For financial literacy month, Northwestern Mutual is debunking five myths Millennials may think about managing their money. “Financial literacy can be an intimidating topic for anyone, let alone for individuals who are just starting out in life, like Millennials,” says Emily Holbrook, young personal market director for Northwestern Mutual. “We feel it’s important for us to be a source of help and information for Millennials, and to break down some of the barriers and common misconceptions they may have about financial concepts.”
1.) Myth: I’m in debt from my student loans and can’t afford to save right now.
Northwestern Mutual says that even Millennials can’t afford not to save. In fact, even if they have debt from college loans, they are likely to be earning more than someone who has not gone to college and, therefore, are in a better position to save. The firm also tells Millennials that if they don’t begin saving and face an emergency, they could get further in debt.
2.) Myth: I’m too young for life insurance.
Northwestern Mutual says adults are never too young to get life insurance, and, in fact, the younger you are, the lower the cost will be. Millennials also need to know that permanent life insurance can have a cash value and living benefits.
3.) I don’t make enough money to meet with a financial representative.
There is no minimum income requirement to meet with a financial representative, Northwestern Mutual says, and there is much to gain. They can help you understand how to make your money work for you, including how to save, spend, grow and protect your income.
4.) Myth: I don’t need to purchase additional disability insurance because my employer benefits cover my needs.
While most employers do offer basic insurance as part of their benefits package, most plans only partially cover the employee, leaving a vulnerable gap in the event of a disability, according to Northwestern Mutual.
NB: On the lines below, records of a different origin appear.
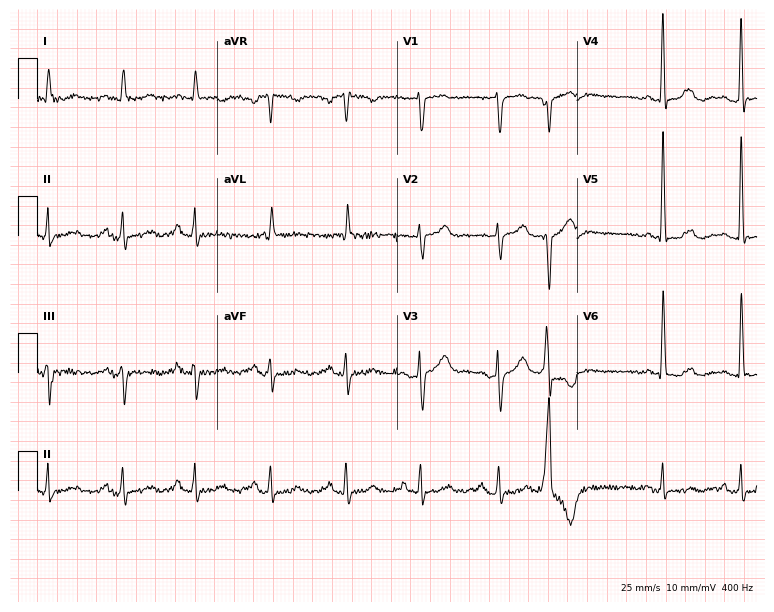
12-lead ECG from a female patient, 68 years old. No first-degree AV block, right bundle branch block, left bundle branch block, sinus bradycardia, atrial fibrillation or sinus tachycardia recorded for this tracing.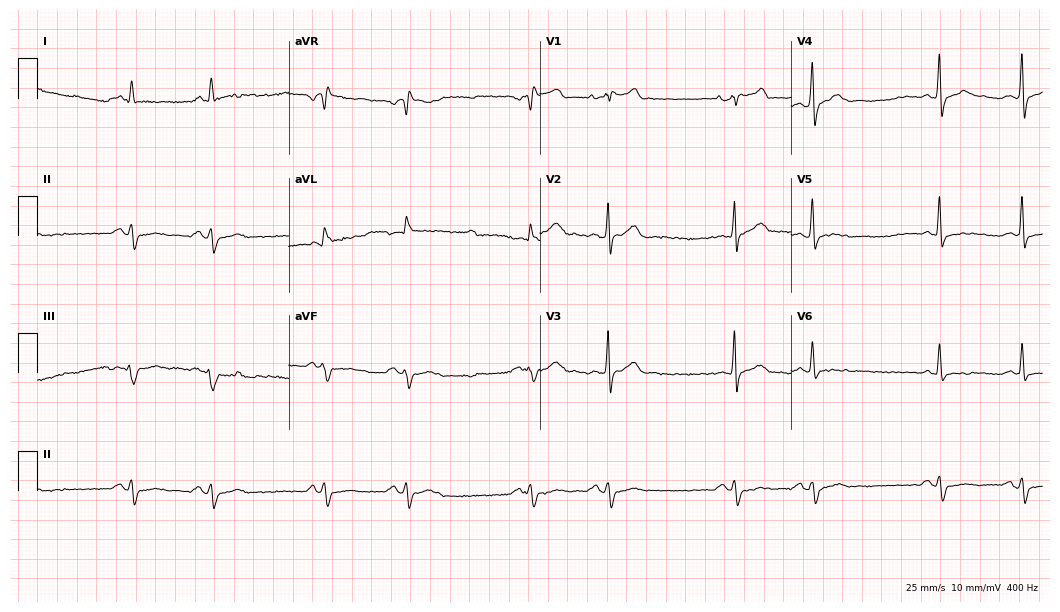
Electrocardiogram, a 70-year-old male patient. Of the six screened findings (first-degree AV block, right bundle branch block, left bundle branch block, sinus bradycardia, atrial fibrillation, sinus tachycardia), none is recorded.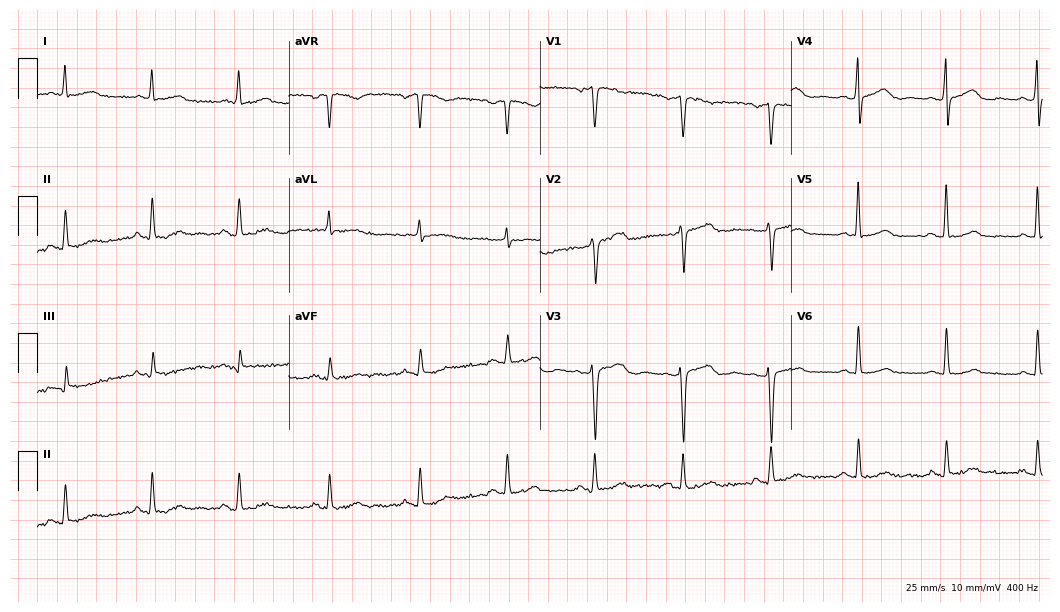
Standard 12-lead ECG recorded from a woman, 78 years old. Read as a normal ECG.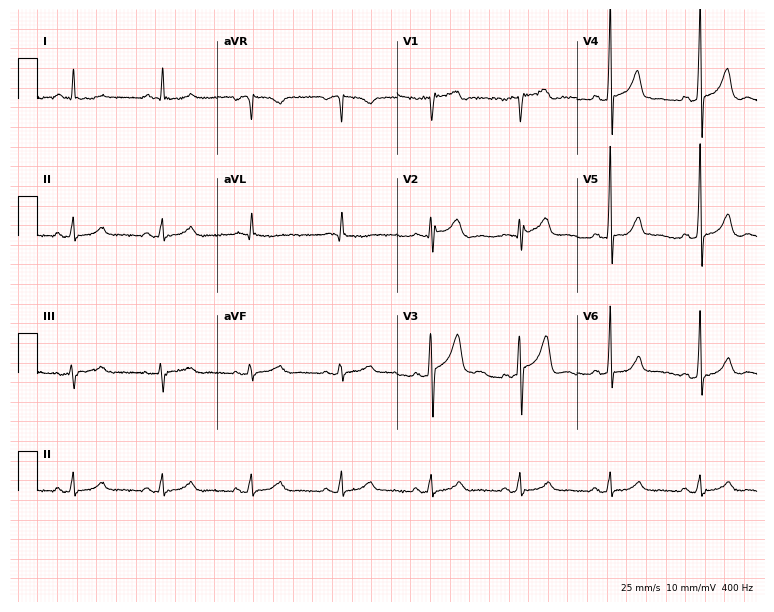
Standard 12-lead ECG recorded from a male, 56 years old (7.3-second recording at 400 Hz). None of these six findings is recorded: first-degree AV block, right bundle branch block, left bundle branch block, sinus bradycardia, atrial fibrillation, sinus tachycardia.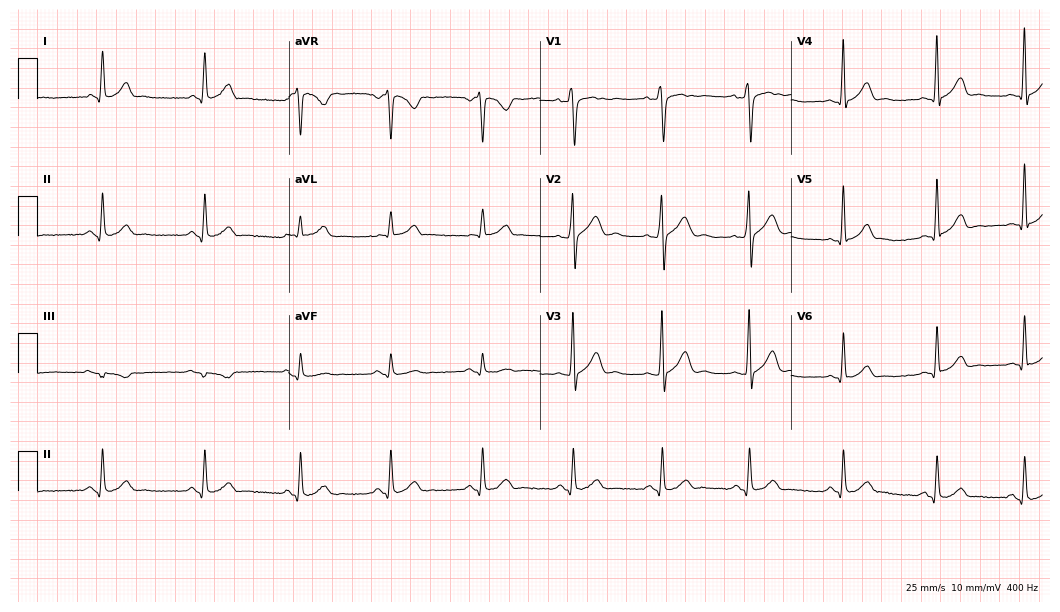
12-lead ECG from a male patient, 35 years old (10.2-second recording at 400 Hz). Recorded interpretation: within normal limits.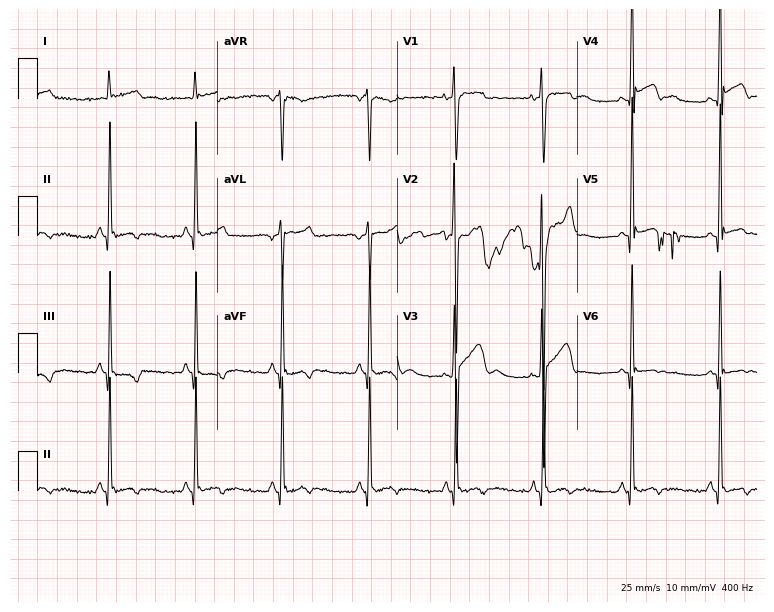
12-lead ECG from an 18-year-old man. Recorded interpretation: within normal limits.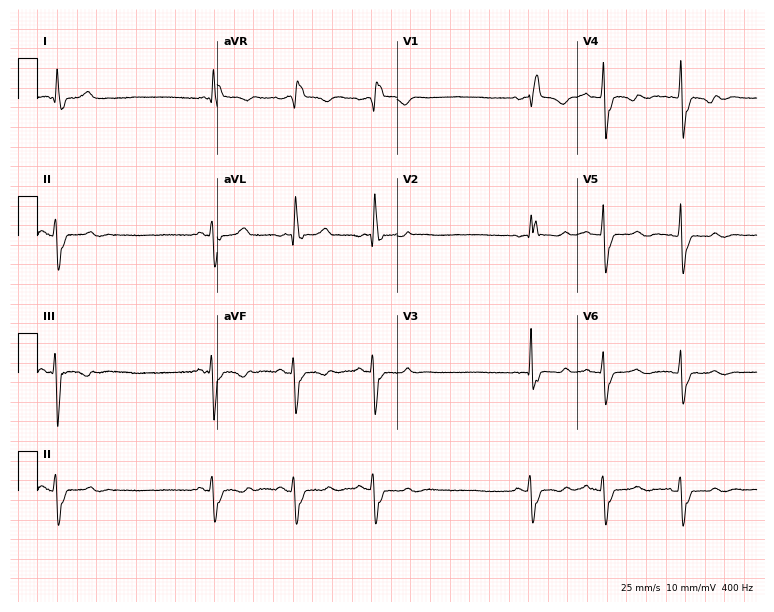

Most people can’t live off only 40% or 60% of their income, which is what could happen if there is an accident or unfortunate circumstance that prevents you from working.
5.) Myth: I can’t afford to invest in my retirement if I’m not earning enough money.
Even if it’s only 1% of your income to start with, it’s critical to start early to save for retirement, Northwestern Mutual says. Each year, try to increase your contributions to your retirement fund by 1% until you are maximizing your contributions, the firm recommends. By starting early, you can also take better advantage of compounding, which can really add up over the years.
Northwestern Mutual has created a financial guidance page on its website to help educate investors, be they Millennials or any other demographic group.